I have looked through several of the posts here on SE concerning uniqueness and inner products, but they don't seem to be answering my question (granted, I am not a mathematician and have only started looking at a more formal approach to vectors, so they may very well be answering the question but I am missing it!)
From reading some lecture notes, the conditions for an inner product for a real vector space were given (symmetry, linearity in the second term (and for a real ector space also in first term by symmetry), non-negativity and non-degeneracy).
Now in the notes, it says after the non-negativity condition:
P(iii) Non-negativity, i.e. a scalar product of a vector with itself should be positive, i.e.
$\textbf{a · a} \geq 0 $. This allows us to define
$|\textbf{a}|^2 = \textbf{a · a}$ ,
where the real positive number $\textbf{|a|}$ is a norm (cf. length) of the vector a. It follows from the above
with $\textbf{a} = \textbf{0}$ that
$\textbf{|0|}^2 = \textbf{0 · 0} = 0$ .
The part$|\textbf{a}|^2 = \textbf{a · a}$ makes it seem to me as if there is only one function that gives the inner product (I can't think how there could more than one function that gives $\textbf{a . a}=|\textbf{a}|^2$, but this may be me being dumb.

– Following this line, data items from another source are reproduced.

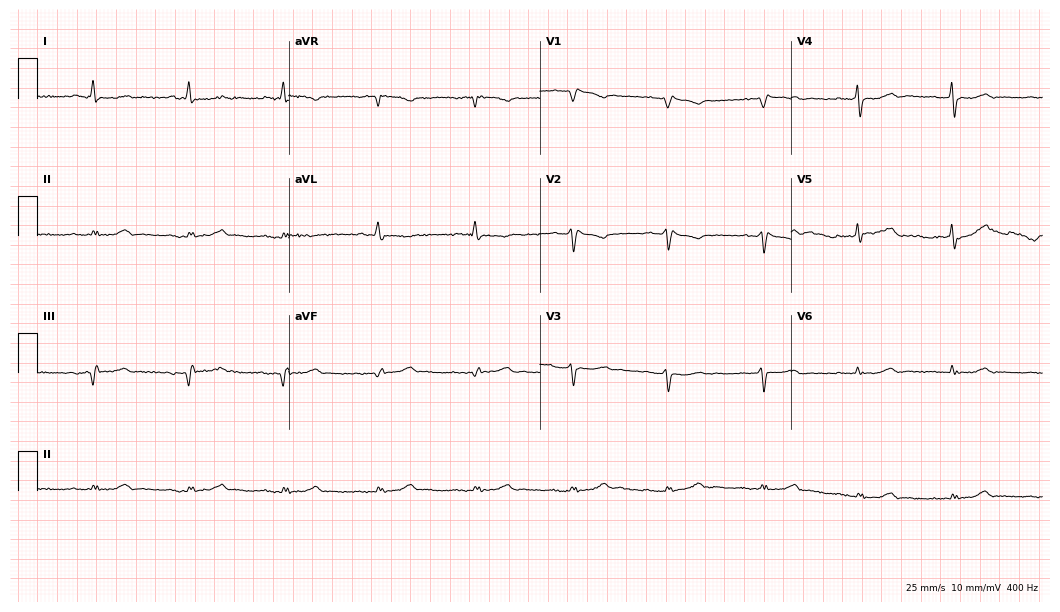
Resting 12-lead electrocardiogram. Patient: a woman, 78 years old. None of these six findings is recorded: first-degree AV block, right bundle branch block, left bundle branch block, sinus bradycardia, atrial fibrillation, sinus tachycardia. Only these six findings were labelled.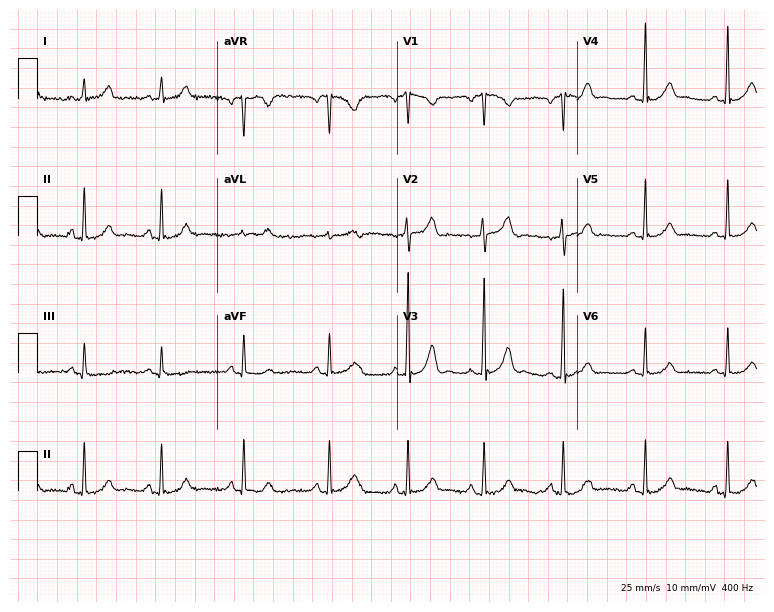
Electrocardiogram (7.3-second recording at 400 Hz), a 51-year-old female. Of the six screened findings (first-degree AV block, right bundle branch block, left bundle branch block, sinus bradycardia, atrial fibrillation, sinus tachycardia), none is recorded. Only these six findings were labelled.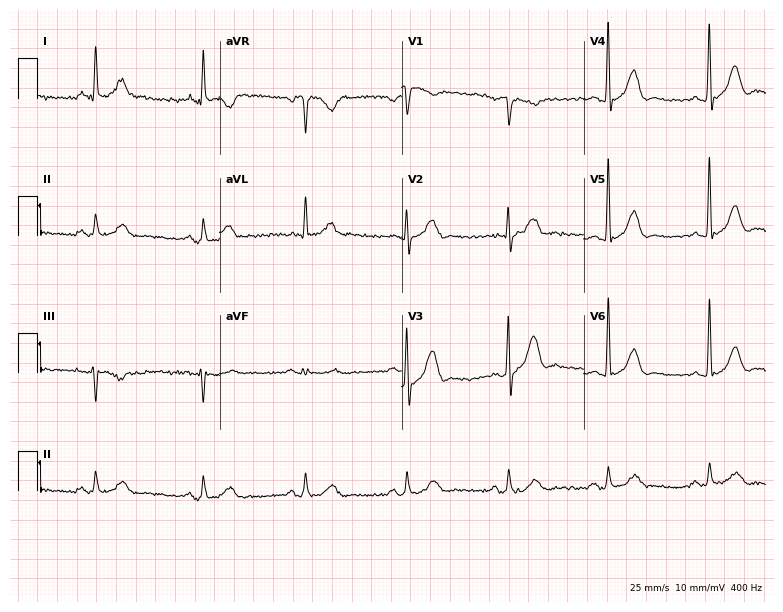
12-lead ECG from a 59-year-old male. No first-degree AV block, right bundle branch block, left bundle branch block, sinus bradycardia, atrial fibrillation or sinus tachycardia recorded for this tracing.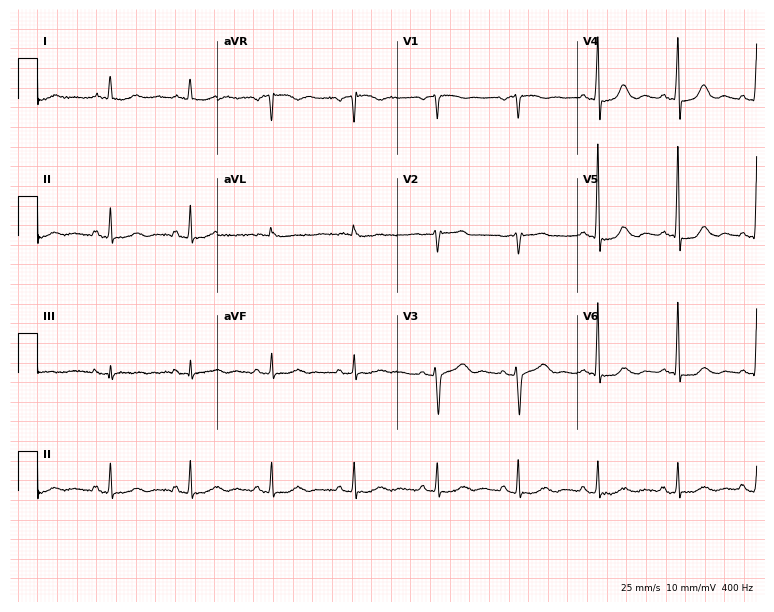
12-lead ECG from a woman, 68 years old (7.3-second recording at 400 Hz). Recorded interpretation: within normal limits.

I would greatly appreciate if someone could clarify the following:
- There can be more than one function that can act as an inner product on a vector space I think? It would be great if someone could give an example of a vector space explicitly and a could of different inner products on it. What use is there for having these different inner products?
- Is it the case that the inner product for the real vector space is unique, hence the confusion from my notes. Or perhaps the statement in my notes doesn't even imply that the inner product for real evctor space is unique?
Best Answer
I think you think that $|a|$ is some known attribute of a vector in a vector space. It's not. The quotation in your question shows that it is defined in terms of the inner product. So different inner products give different lengths.
For example, consider the inner product on $\mathbb{R}^2$ given by $$ \langle (x,y),(u,v) \rangle = xu + 2yv . $$